Gabriela

Gabriela Ponce Padilla
Universidad San Francisco de Quito USFQ

Frente a la dificultad de responder a la coyuntura política, premisa que nos hemos planteado para la escritura de este Debate, e intentar hacerlo sin caer en lecturas moralizantes y arrogantes que priman en los análisis de estos días, lo que puedo es responder desde tres escenarios que interpelan mi idea de lo político y plantean algunos de los movimientos que se entrelazan para explicar una elección.

1.

Concluyo, el día de las elecciones de la primera vuelta, la lectura de En carne propia de la escritora alemana Christa Wolf. La novela narra, con un trazo íntimo, la enfermedad. Es a la vez, una reflexión sobre la vida política del último período del régimen de la Alemania Oriental. La narradora enfrenta una peritonitis y tiene que esperar que la medicina llegué del otro lado del muro. Su experiencia, acompañada por enfermeras que acomodan su cuerpo y vigilan el estado de la infección, se altera por la noticia del suicidio de un excompañero de partido y amigo. Se despliega entonces, el recuerdo de lo que fue ese afecto y ahora es una distancia irremediable, una distancia política entre dos cuerpos que se amaron. Al rememorar ese vínculo de juventud, llegan los detalles de cómo se desplegó su amistad sostenida por un deseo político que devino, años después, en el motivo de su quiebre. Las distintas estrategias que cada uno utilizó para sobrevivir dentro del régimen hicieron que un día, ambos, no se reconocieran más y ahora, postrada en la cama de un hospital, recorre con su mano la herida de su piel, tan extraña para ella, y la hace suya, mientras reconoce una cierta inutilidad en todo y a la vez una esperanza inclaudicable, impulso vital que la sume en una contemplación tierna del paisaje. Son, el desmoronamiento de su mundo, y de su cuerpo, acontecimientos simultáneos en los que, a través de una cierta pasividad, de una entrega dócil al dolor, finalmente, se alumbra el sentido de la escritura: “localizar los dolores, desprovista de defensas, merecería la pena, merecería la vida.”  Pero, además, esa declaración entrevé, la posibilidad de una mirada sobre la constitución de los afectos políticos: la narradora entra en contacto, a través de sueños y alucinaciones, con las conexiones más lejanas para entender el trayecto de la política en su vida, el lugar nuclear que llegó a tener. ¿Cómo la marcó una imagen o una experiencia primera en la que miró el poder actuar sobre los vínculos amorosos, separar los cuerpos, distribuir los derechos, imponer el miedo? ¿Cómo, aparecieron y tomaron forma en ella, más tarde, las contradicciones que miraba a su alrededor, retorcer, en quienes más admiraba, cualquier intención solidaria, firme, comprometida?
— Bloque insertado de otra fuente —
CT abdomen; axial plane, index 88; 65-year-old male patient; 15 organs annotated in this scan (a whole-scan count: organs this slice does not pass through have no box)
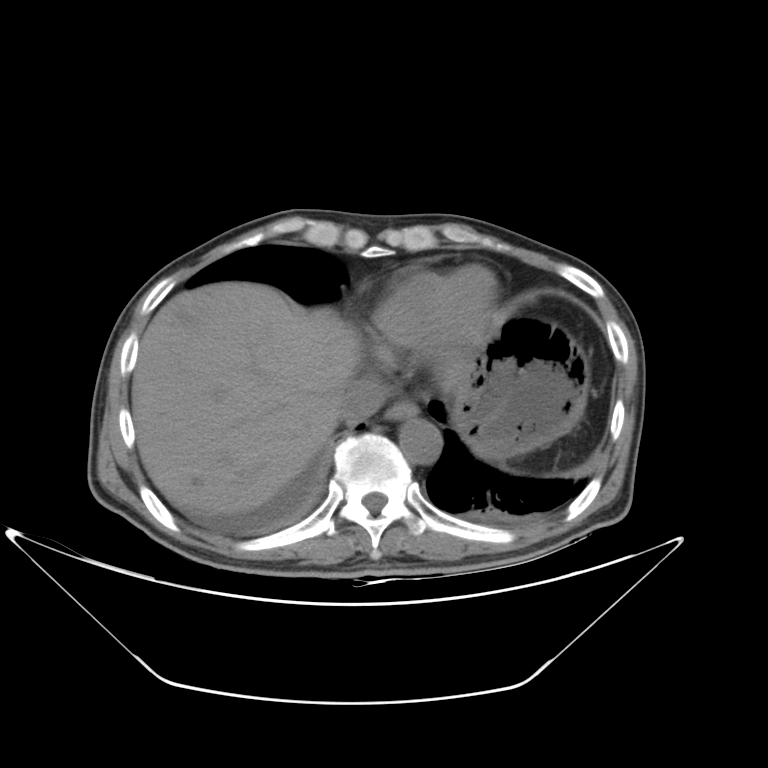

 La suya, es un habla desde el interior de un proyecto que se desmorona, en el que militó parte de su vida, y no es un habla resignada o despolitizada, sino que se propone volver a tomar nuevamente posición: una necesidad siempre radical de mostrar las disidencias, las resistencias, lo heterogéneo que habita en todo proyecto humano; de controvertir, en el sentido de introducir diferencias en el discurso que se vuelve hegemónico, sin perder por ello, de vista los vínculos que la mantienen todavía próxima a ese mundo, reconociendo en él, un paisaje del que volver a apropiarse y sobre el cual actuar, otra vez.

2.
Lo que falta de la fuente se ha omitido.